• **AIM OF THE EXERCISE**: The answer must be one number: how many lines of the records contain "Category".

[Collected data]
* * *
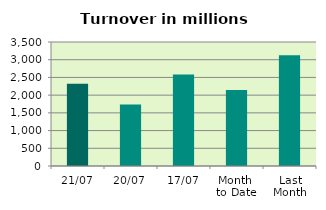
| Category | Series 0 |
|---|---|
| 21/07 | 2321.548 |
| 20/07 | 1736.853 |
| 17/07 | 2581.673 |
| Month 
to Date | 2146.607 |
| Last
Month | 3125.17 |
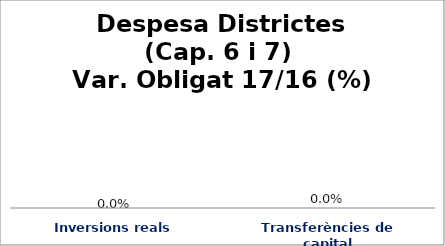
| Category | Series 0 |
|---|---|
| Inversions reals | 0 |
| Transferències de capital | 0 |
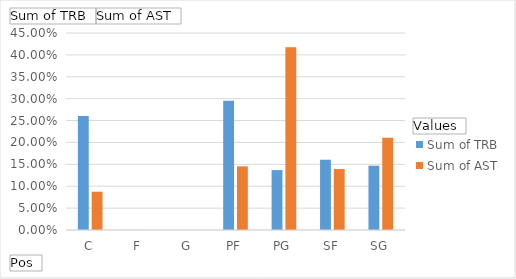
| Category | Sum of TRB | Sum of AST |
|---|---|---|
| C | 0.26 | 0.087 |
| F | 0 | 0 |
| G | 0 | 0 |
| PF | 0.295 | 0.145 |
| PG | 0.137 | 0.417 |
| SF | 0.161 | 0.139 |
| SG | 0.147 | 0.211 |
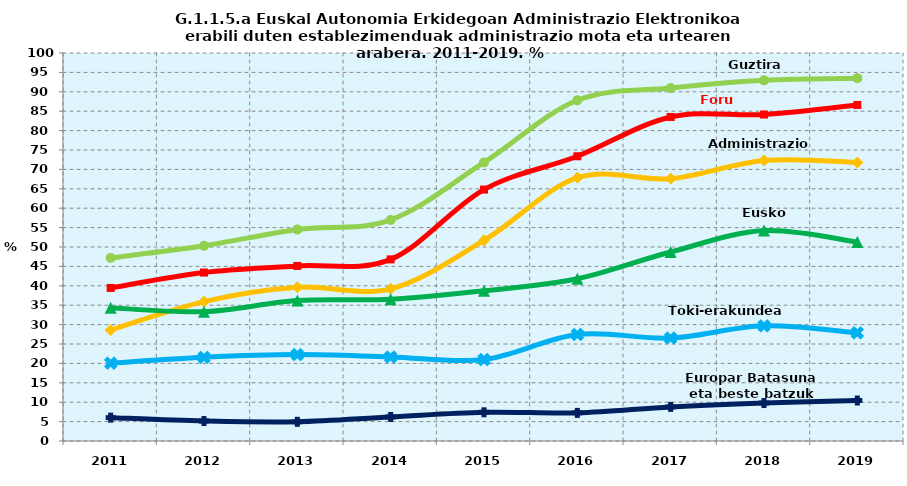
| Category | Guztira | Foru aldundiak | Administrazio Zentrala | Eusko Jaurlaritza | Toki-erakundeak | Europar Batasuna eta beste batzuk |
|---|---|---|---|---|---|---|
| 2011.0 | 47.195 | 39.446 | 28.619 | 34.347 | 20.063 | 6.017 |
| 2012.0 | 50.321 | 43.417 | 35.926 | 33.339 | 21.568 | 5.144 |
| 2013.0 | 54.524 | 45.118 | 39.622 | 36.207 | 22.264 | 4.948 |
| 2014.0 | 56.986 | 46.807 | 39.221 | 36.539 | 21.658 | 6.198 |
| 2015.0 | 71.8 | 64.8 | 51.7 | 38.7 | 21 | 7.4 |
| 2016.0 | 87.813 | 73.385 | 67.853 | 41.82 | 27.461 | 7.249 |
| 2017.0 | 90.959 | 83.514 | 67.612 | 48.718 | 26.543 | 8.784 |
| 2018.0 | 92.961 | 84.142 | 72.311 | 54.229 | 29.694 | 9.782 |
| 2019.0 | 93.517 | 86.609 | 71.787 | 51.305 | 27.87 | 10.432 |
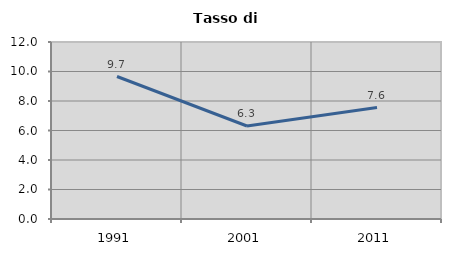
| Category | Tasso di disoccupazione   |
|---|---|
| 1991.0 | 9.661 |
| 2001.0 | 6.305 |
| 2011.0 | 7.558 |
* * *
• **THE COMPLETED TASK**: 5